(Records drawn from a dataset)
---*---
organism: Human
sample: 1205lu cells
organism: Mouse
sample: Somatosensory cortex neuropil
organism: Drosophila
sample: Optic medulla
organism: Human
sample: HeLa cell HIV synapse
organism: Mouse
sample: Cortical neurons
---*---
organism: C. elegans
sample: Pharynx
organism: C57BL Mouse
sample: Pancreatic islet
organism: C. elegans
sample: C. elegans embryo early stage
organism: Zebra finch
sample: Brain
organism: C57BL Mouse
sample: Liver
---*---
▸ TASK STATEMENT
The expected output is every line of the records in which the string "sample" appears.

▸ ANSWER BOX
sample: 1205lu cells
sample: Somatosensory cortex neuropil
sample: Optic medulla
sample: HeLa cell HIV synapse
sample: Cortical neurons
sample: Pharynx
sample: Pancreatic islet
sample: C. elegans embryo early stage
sample: Brain
sample: Liver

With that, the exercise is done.